There’s a lot of misinfo AI going round social media… how can people tell?

  • First, I’ll give you the answer to your question. Then I’ll add some commentary.


    To identify AI-generated misinformation on social media, users should employ a combination of critical thinking, technical tools, and awareness of common tactics:

    1. Analyze visual anomalies in images
    Look for AI-generated image flaws like distorted hands (extra fingers, fused digits), unnatural lighting, or illogical object arrangements. Pages posting large volumes of stylistically similar content (e.g., “wood carving phases” followed by “sushi art phases”) may indicate AI content farms.

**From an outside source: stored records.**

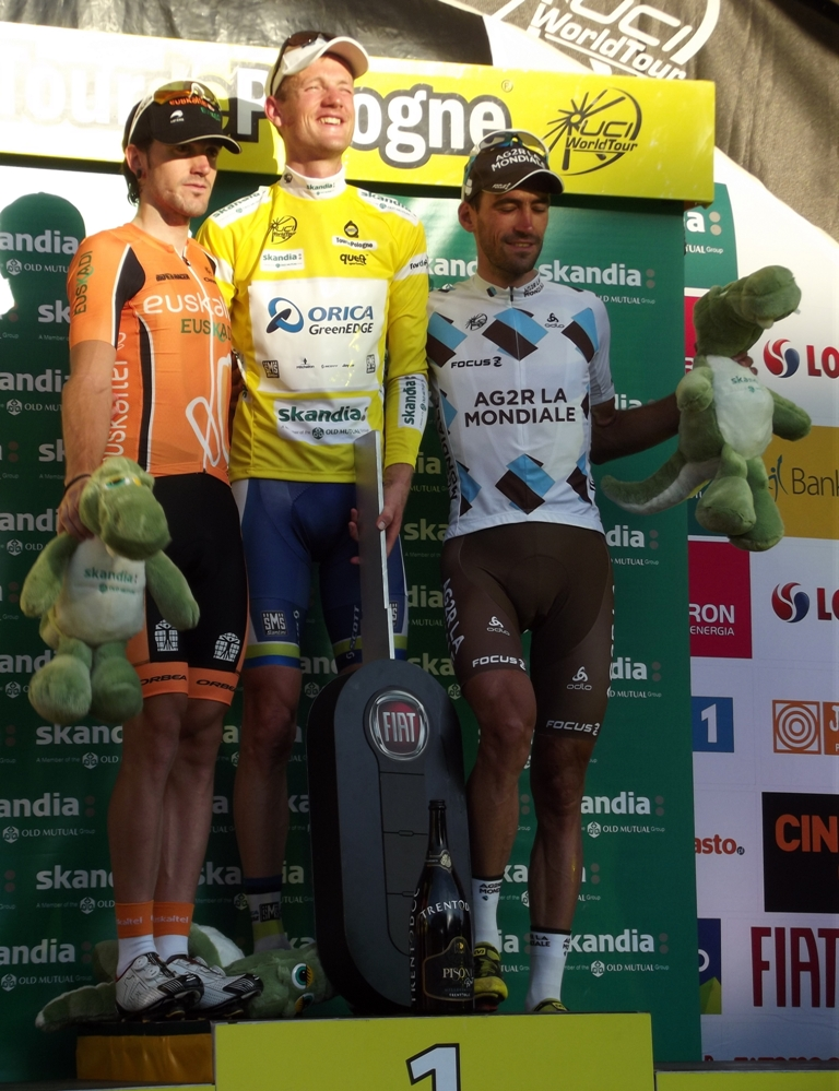 Zdjęcie zrobione podczas VII etapu 70. jubileuszowego Tour de Pologne w Krakowie.
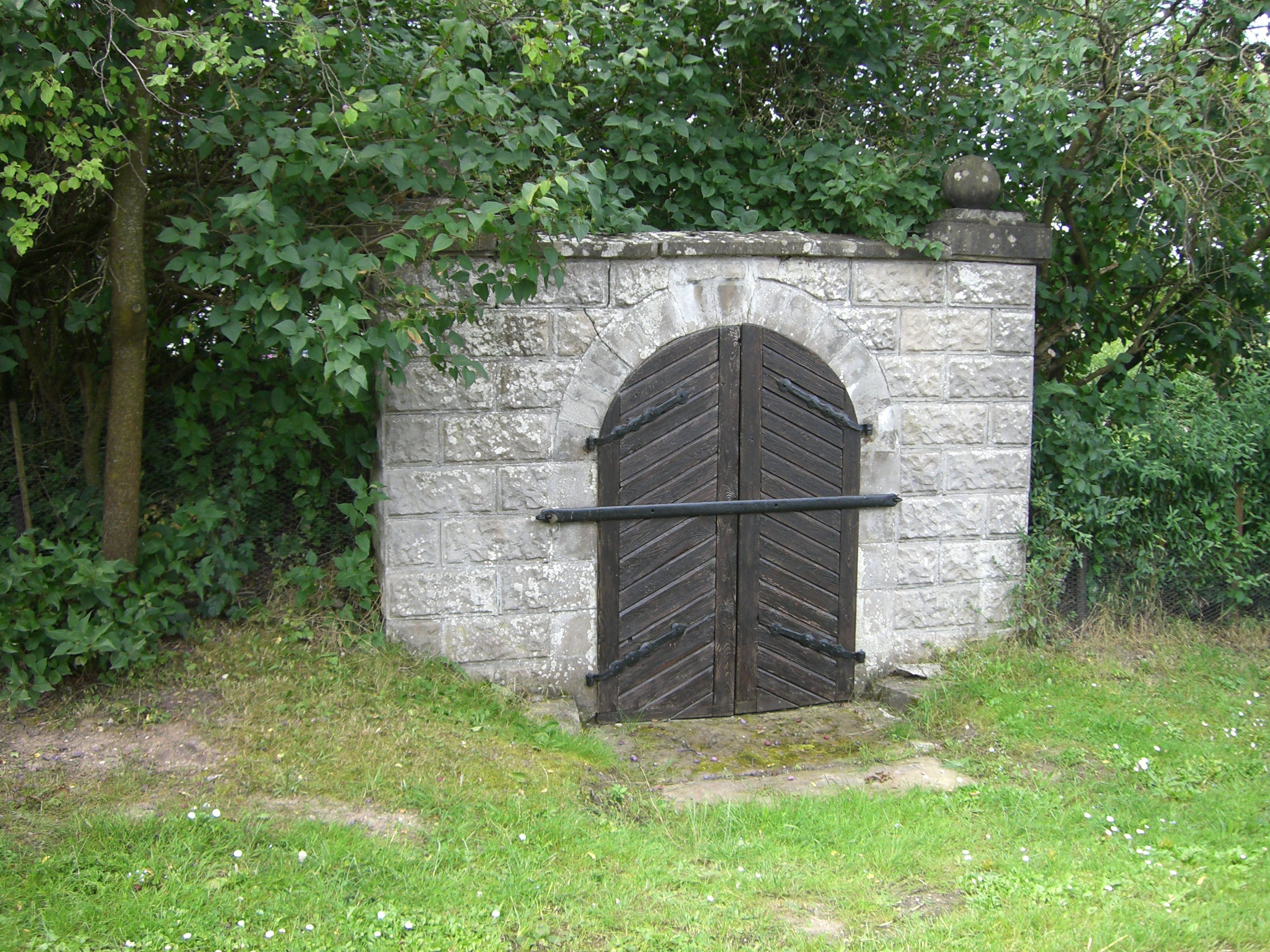 Gemauerter und renovierter Kellereingang in Wiebelsheim
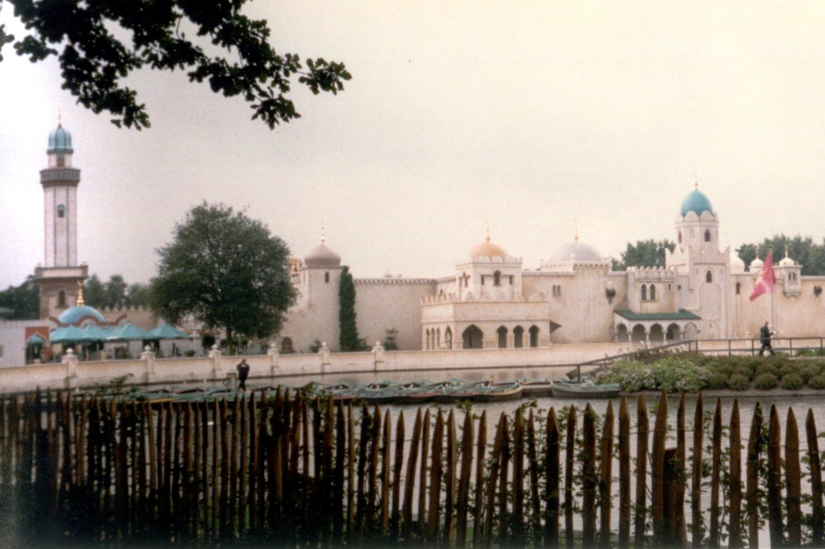 EftelingRoeivijverFata
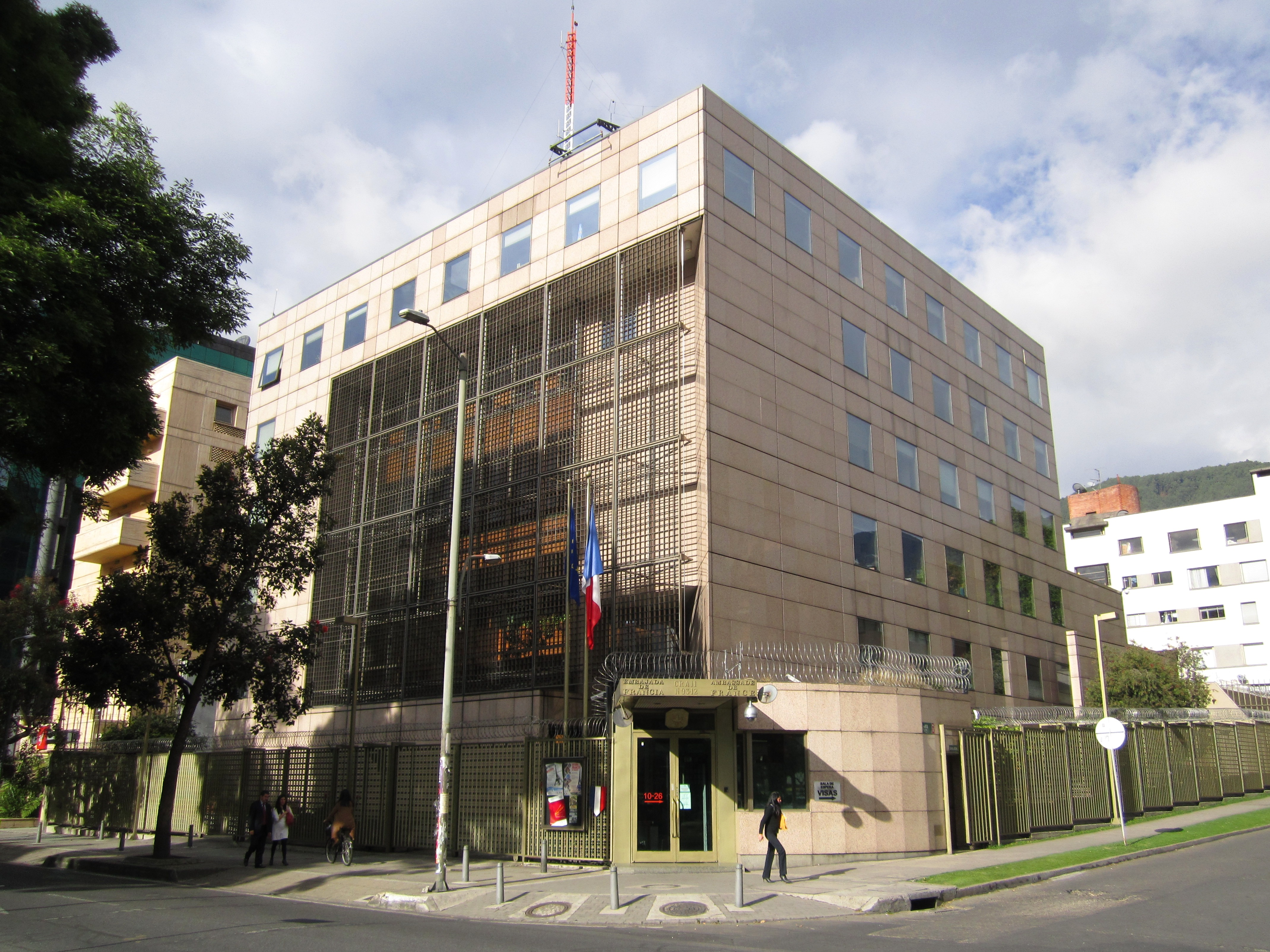 Bogotá, Embajada de Francia, carrera 11 con calle 93.
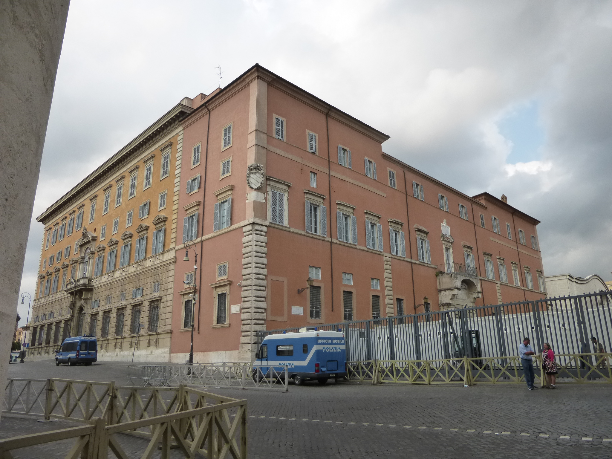 Roma, piazza del sant'Uffizio - palazzo del sant'Uffizio
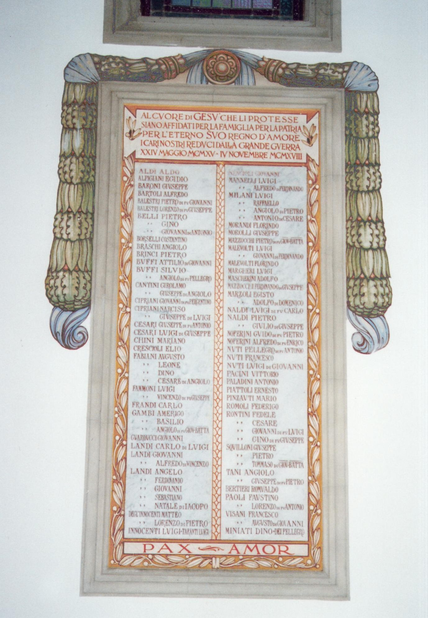 Dino Chini, Lapide ai caduti della Grande Guerra
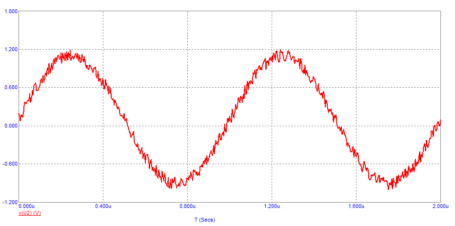 Siniaaltoon summattu satunnaista kohinaa, jännite ajan funktiona
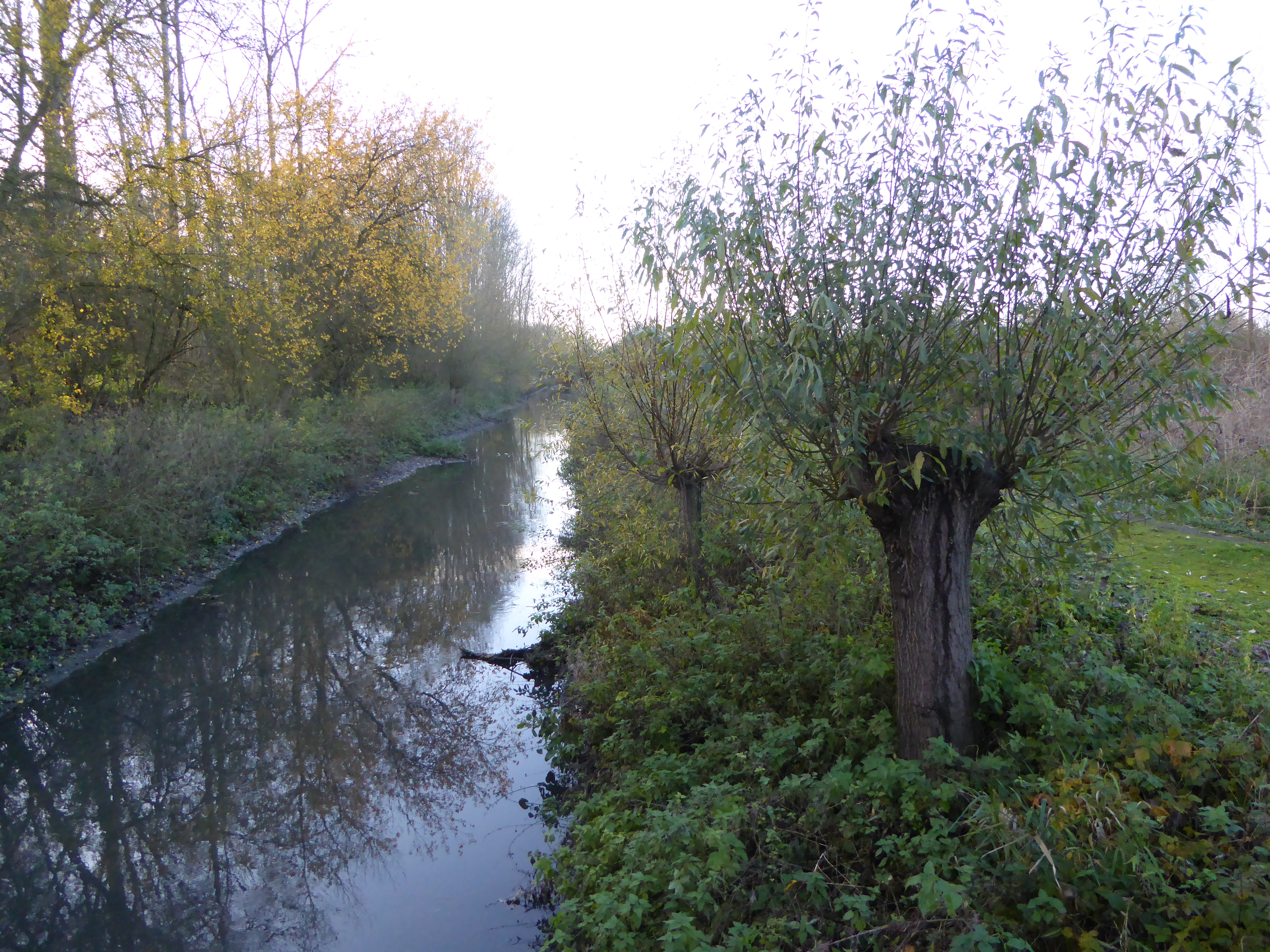 La Marque à Fretin à hauteur du Marais de Bonance
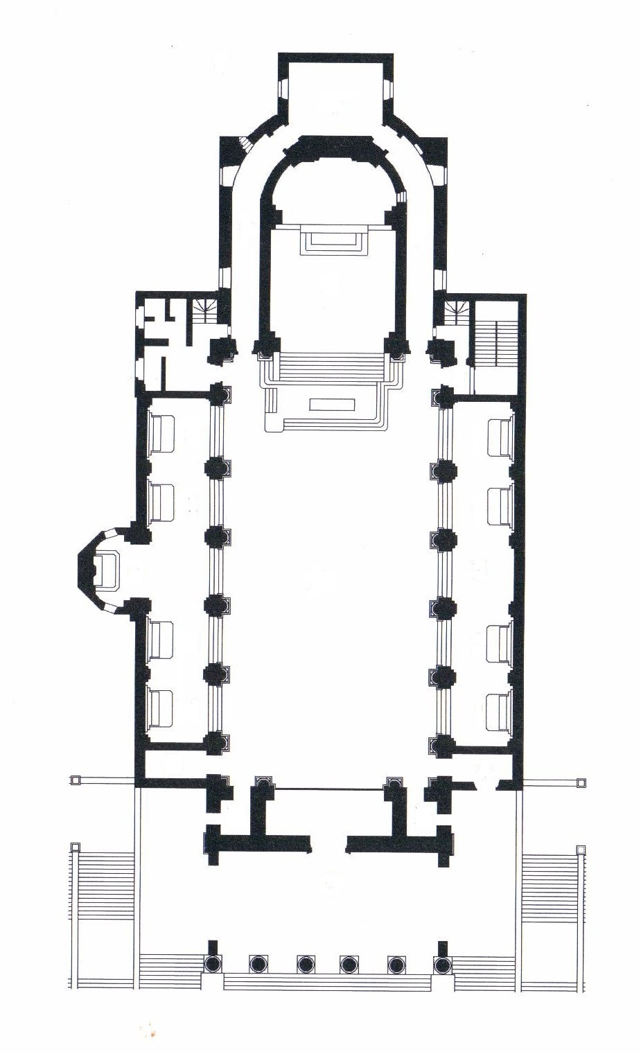 Piantina del duomo di Schio
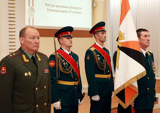 Генерал-лейтенант Александр Владимирович Дворников в 41-й армии Центрального военного округа

    2. Verify sources and cross-check claims
    Search key phrases or use reverse image search tools (Google Lens) to check image origins. Reputable news organizations rarely break stories exclusively through random social media posts – absence of coverage elsewhere is a red flag.

    3. Assess emotional manipulation tactics
    Content provoking strong outrage, fear, or excitement deserves extra scrutiny. AI-generated political deepfakes often use inflammatory language alongside synthetic media.

    4. Investigate account behavior
    Suspicious accounts may exhibit:

    • Excessive emoji/hashtag use
    • Repetitive phrasing patterns
    • Rapid follower growth without clear cause
    • Coordinated posting across multiple pages

    5. Leverage media literacy resources
    Use tools like the News Literacy Project for verification techniques. Platforms like NewsGuard track AI-enabled fake news sites, which increased 10x in 2023.

    6. Assume synthetic content is possible
    Even professional-looking videos could be AI-generated (e.g., OpenAI’s Sora). For text, AI detectors are unreliable – focus on content plausibility and sourcing instead.

    7. Report suspicious content
    Flag posts to platform moderators and share debunking resources in comments when safe. Collaborative efforts between tech companies, fact-checkers, and governments are improving detection systems.

    Critical first steps:

    • Pause before sharing emotionally charged content
    • Verify through independent searches
    • Consider motives – does this content benefit scammers/spammers?

    Now for the commentary.

    The above was generated by a degenerative AI. (Perplexity to be specific.) Perhaps an expert in the field might tell that it’s LLM output, but I sure as Hell couldn’t. And that’s where the problem lies. It was once trivial to spot content generated by LLMs because the hallucinations were egregious I didn’t fact-check everything in this case (like do NewsGuard, Sora, and the News Literacy Project even exist?), but if someone posted that to me I would not bother fact-checking because it’s very plausible on the face of it.

    For images there’s one tell that the bot didn’t provide. Because of the way image generation works, there’s an unnatural evenness of light and dark spaces in AI imagery. Once you’ve trained yourself a bit on known AI images compared with equivalent non-AI images you can’t unsee it. But it’s subtle and you have to explicitly look for it. It’s not something that’s going to jump out at you. The metadata checks others mentioned here, and the motivational checks are probably a better source.